The Identity Problem

I suggested that INTEGER! could not hurt for performance for most applications, if it was merely promoted to bignum internal representations on overflow. But there's an issue of identity in bignum operations.

Today this is the behavior for integers:

 foo: func [x [integer!]] [add x 1]
 smallnum: 0
 foo smallnum
 print smallnum  ; prints 0, unaffected

So each integer cell has its own identity (as an ANY-IMMEDIATE!, "immediate value").

ADD or + do not go in and fiddle the bits in a way that is seen by "other instances of that integer", the way that APPEND reaches into the "data node" behind a series and affects all instances.

But with BigNums, making a new identity on each addition can be costly:

bignum: 123456789012345678901234567890
loop 1000000 [
    bignum: bignum + 1

How many bignum structures should that be "malloc()" ing? Naively done, that would be a million or more allocations, because each addition in Rebol is expected to produce a new-and-disconnected integer.

Getting around this by making ADD mutate BigNum--when it doesn't mutate other things--seems inconsistent. It's not a new problem, there were some issues with ADD of VECTOR!. In Red too, see "Adding a number to a vector changes the vector itself"

Proposal: Mutating ADD, non-mutating +

The thought I had would be that INTEGER!s would not be immediate by their nature, but that literals would be LOCK'd by default.

 >> x: 10
 >> add x 20
 ** Error, locked integer

 >> x: make integer! 10
 >> add x 20
 >> print x

Then, + would basically be using ADD with a COPY, and locking the result:

 +: enfix func [a b] [
     lock add copy a b

For non-bignums, this could be optimized internally so that if the input was a register-size integer...and the output was a register-size identity node ever need be created.

So someone can still do an inefficient bignum loop with +, if they really wanted to. But a savvy crypto-person would use ADD so they are modifying the existing bignum in place.

What this does is bolster Rebol's "mutability by default" story about operations like APPEND, bringing it further to ADD. It addresses the issue with VECTOR!, by saying that + will create a new vector while add would mutate the existing one. And it avoids introducing a new BIGNUM! datatype.

Like other changes, this can be skinned with Rebol2/R3-Alpha compatibility to make add 1 2 work in old code that needs it to.
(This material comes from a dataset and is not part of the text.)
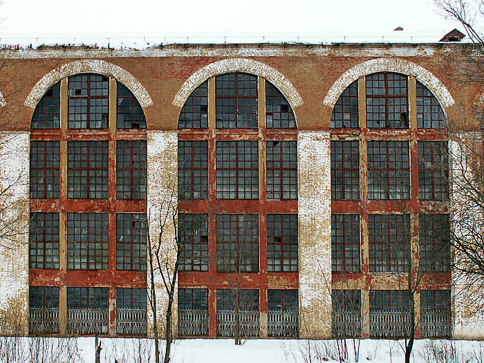 Вичуга. Бетонный корпус ткацкого производства, 1913-1915, арх. Брюханов

(Note: as a side-benefit, this could remove the need for 64-bit math emulation code on 32-bit platforms. Currently, in an I-believe-to-be-misguided-standardization-effort, Rebol has tried to give those using the interpreter a baseline confidence that INTEGER! has 64-bit representation...even if that's not the native integer type. All that code could go, replaced by bignum code that's needed anyway, if you have any cryptography.)


This is another one of those "things that have to get figured out before Beta/One".

We don't actually need the implementation to be bignum yet...

...moreover I don't think there's time for it. There's just too much to do. (It's looking like a fully insane promise to ship this year as it is...adding and vetting BigNums is one of those things that could take months on its own!)

The only thing we need for Beta/One is the operators to be consistent with how they'd work w.r.t. the numeric mutability a bignum-based system would require.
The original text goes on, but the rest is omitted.